Mesmo com os imprevistos, tudo ocorreu bem no final, “Consegui fazer os 1600 km e nesse momento minha emoção foi a mil. Eu gritava dentro do capacete, buzinava e piscava farol igual uma louca. Isso tudo no meio do nada. Tomada pela emoção, ao passar por uma operação policial, eu não vi o agente fazendo sinal de parada e continuei meu caminho, acelerando para chegar logo no posto e tirar foto da nota de abastecimento final, com meu hodômetro marcando mais de 1600 km”.

Foto: divulgação arquivo pessoal

“De repente vi uma luz ofuscante atrás de mim e o barulho de sirene e o giroflex da viatura da Polícia Rodoviária Federal ligado. Encostei a moto e ouvi um: mão na cabeça! Nessa hora bateu o desespero: o que eu fiz? Os policiais pediram para eu descer da moto e verificaram minha documentação.
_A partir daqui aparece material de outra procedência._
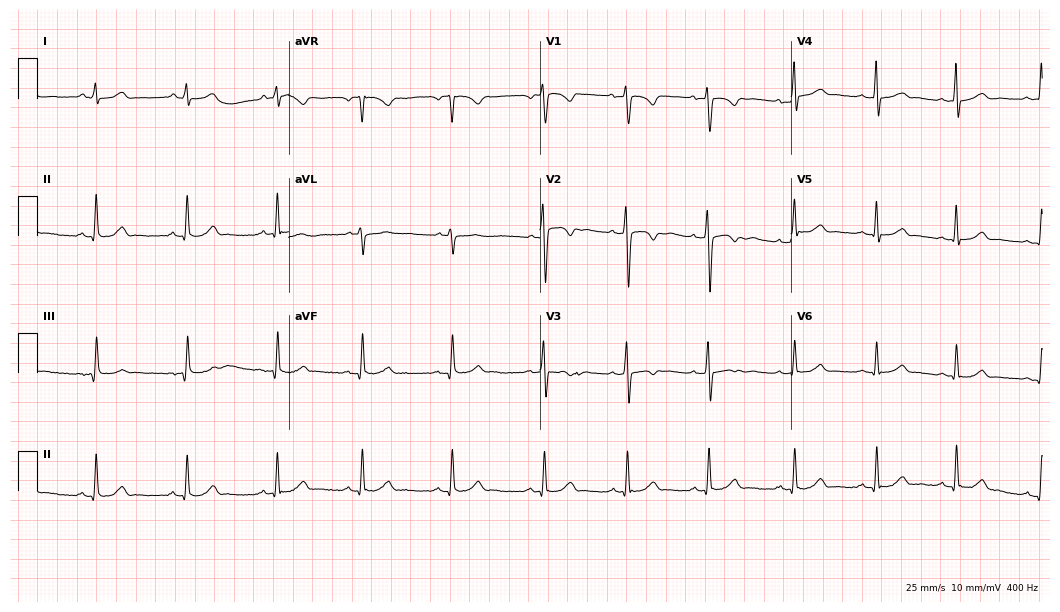
Electrocardiogram, a woman, 22 years old. Overall reading on record: normal ECG.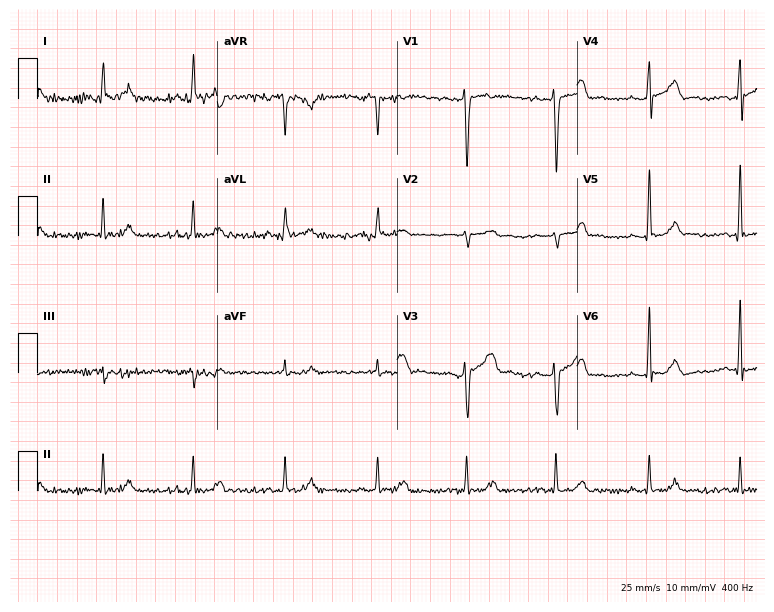
Electrocardiogram, a 28-year-old man. Overall reading on record: normal ECG.

Estava tudo em ordem e eles quiseram saber o que eu estava fazendo sozinha, na madrugada, no meio do nada, andando de moto”, relembra. “Falei sobre o desafio e acabei fazendo mais dois amigos”.

Virgínia adiou seu sonho de pilotar até 2018, pois só conseguiu entrar no mundo das duas rodas somente após superar o trauma da perda do seu meu melhor amigo, num acidente de motocicleta a 18 anos atrás. Para completar o desafio, ela utilizou uma Ducati Monster 797.